I agree with RockBolt, with the caveat that a vote for a party candidate is also a vote against your own best interests.


Sexy Duck Cop - 2016-03-03

It's truly hypnotic how much thought you've put into doing nothing and accomplishing nothing.

Am I the only one here who remembers how this attitude--this exact attitude--is what got us 8 years of Bush? "Ohh, are Al Gore and Gorge W. REALLY that different? Aren't Democrats and Republicans virtually identical?"

No. They're not.

And in case you haven't noticed, no one gives a shit about the Green Party. No one will give a shit about the Green party. It has zero impact on anything whatsoever. You are not "sending a message" or "making a statement" because nobody is watching or listening. All you will so is split the ticket and damage the side you agree with more. I cannot express in words how pointless your vote is.


Bort - 2016-03-03

Back in 2000, a person could perhaps be forgiven for seeing little difference between Democrats and Republicans: the Republicans hadn't yet gone off the deep end (not all of them anyway) and a fair amount of Clinton's foreign policy was straight out of Bush Sr's playbook.

But that was 2000. It is now 2016, and in every regard the Republicans have proven themselves unfit for power. Democrats are imperfect all right, but if you're wondering why better laws aren't passed, that is about 99% the fault of Republicans obstructing everything helpful and trying to pass everything vile.

Job number one has to be booting Republicans out of power. Job number two will be improving the Democrats. The order is crucial.


Bort - 2017-03-02

One year later and boy howdy, withholding votes / voting Stein / writing in Bernie sure worked wonders, didn't it? Stein's voters alone in three states would have put Hillary over the top.
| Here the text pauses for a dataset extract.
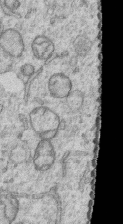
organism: Human
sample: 1205lu cells

Oh well, the important thing is that you made yourselves heard, or something.


Nominal - 2017-03-02

Tens of thousands of people are going to die when their health coverage is stripped away or their water supply poisoned by unrestricted fossil fuel development, but it's worth the price of me getting to keep my indie cred by not buying into the 2 party system WAKE UP SHEEPLE **flies out of the matrix to Rage Against the Machine **


Seriously, fuck everyone in the comments here who cast a protest vote
in the name of their own retarded John Galt principles. Actual fucking adults are going to spend years if not decades trying to undo the (possibly irreversible) damage you've caused.